▶ **What you should do**
Within the records below, how many lines hold the word "Incidenza"? Only the number should be returned.

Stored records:
☆ ☆ ☆
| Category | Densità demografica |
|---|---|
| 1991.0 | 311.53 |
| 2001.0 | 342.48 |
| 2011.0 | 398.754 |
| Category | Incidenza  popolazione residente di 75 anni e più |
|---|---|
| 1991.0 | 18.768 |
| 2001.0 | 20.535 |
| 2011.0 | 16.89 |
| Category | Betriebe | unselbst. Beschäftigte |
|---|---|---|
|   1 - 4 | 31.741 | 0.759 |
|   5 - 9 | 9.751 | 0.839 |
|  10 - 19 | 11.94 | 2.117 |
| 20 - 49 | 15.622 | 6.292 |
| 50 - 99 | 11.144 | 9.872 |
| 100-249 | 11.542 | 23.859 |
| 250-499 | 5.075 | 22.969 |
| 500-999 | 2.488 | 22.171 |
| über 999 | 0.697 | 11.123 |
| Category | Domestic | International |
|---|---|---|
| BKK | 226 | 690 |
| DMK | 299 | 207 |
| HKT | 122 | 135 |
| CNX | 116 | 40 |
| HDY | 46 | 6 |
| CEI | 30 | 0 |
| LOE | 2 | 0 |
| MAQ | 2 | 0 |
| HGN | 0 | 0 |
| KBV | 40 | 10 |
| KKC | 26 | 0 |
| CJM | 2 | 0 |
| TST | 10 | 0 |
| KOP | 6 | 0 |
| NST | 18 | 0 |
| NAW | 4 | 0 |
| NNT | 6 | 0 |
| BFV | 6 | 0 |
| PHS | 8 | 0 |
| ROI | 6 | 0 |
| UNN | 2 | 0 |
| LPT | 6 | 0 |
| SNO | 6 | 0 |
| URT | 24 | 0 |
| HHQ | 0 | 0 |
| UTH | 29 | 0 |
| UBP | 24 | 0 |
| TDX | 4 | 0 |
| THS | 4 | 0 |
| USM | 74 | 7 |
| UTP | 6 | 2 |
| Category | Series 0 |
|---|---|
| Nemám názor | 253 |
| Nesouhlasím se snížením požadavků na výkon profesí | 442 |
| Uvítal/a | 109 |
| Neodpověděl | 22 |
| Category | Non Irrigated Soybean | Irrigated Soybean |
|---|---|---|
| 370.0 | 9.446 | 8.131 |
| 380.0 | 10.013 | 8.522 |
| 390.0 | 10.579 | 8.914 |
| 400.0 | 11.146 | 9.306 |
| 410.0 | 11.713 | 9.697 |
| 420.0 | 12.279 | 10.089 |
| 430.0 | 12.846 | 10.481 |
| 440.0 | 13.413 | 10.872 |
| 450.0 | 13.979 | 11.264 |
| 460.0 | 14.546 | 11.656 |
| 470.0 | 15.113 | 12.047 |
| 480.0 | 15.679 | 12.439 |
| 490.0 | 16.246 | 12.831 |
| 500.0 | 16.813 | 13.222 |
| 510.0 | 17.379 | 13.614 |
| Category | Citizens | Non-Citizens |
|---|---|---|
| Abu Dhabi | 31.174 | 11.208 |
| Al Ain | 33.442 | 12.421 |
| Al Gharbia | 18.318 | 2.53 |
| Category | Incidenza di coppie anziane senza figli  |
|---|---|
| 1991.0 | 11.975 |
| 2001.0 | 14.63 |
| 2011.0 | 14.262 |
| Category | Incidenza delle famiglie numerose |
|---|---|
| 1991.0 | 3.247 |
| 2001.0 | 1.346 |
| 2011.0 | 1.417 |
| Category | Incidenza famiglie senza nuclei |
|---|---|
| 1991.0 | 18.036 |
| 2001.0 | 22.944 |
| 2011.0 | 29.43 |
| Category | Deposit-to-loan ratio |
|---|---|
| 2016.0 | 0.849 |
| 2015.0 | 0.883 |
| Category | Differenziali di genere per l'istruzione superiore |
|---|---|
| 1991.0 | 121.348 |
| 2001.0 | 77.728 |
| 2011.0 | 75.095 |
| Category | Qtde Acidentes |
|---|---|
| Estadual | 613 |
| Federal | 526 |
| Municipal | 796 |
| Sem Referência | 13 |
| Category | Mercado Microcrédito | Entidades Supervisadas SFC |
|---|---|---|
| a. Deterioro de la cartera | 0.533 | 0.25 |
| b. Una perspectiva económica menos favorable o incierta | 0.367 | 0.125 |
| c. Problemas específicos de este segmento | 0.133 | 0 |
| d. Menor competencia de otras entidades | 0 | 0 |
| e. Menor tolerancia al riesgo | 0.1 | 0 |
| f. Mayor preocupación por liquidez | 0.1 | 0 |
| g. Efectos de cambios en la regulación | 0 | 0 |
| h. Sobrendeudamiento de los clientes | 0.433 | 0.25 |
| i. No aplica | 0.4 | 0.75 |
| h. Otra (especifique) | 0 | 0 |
☆ ☆ ☆
▶ **Result**
4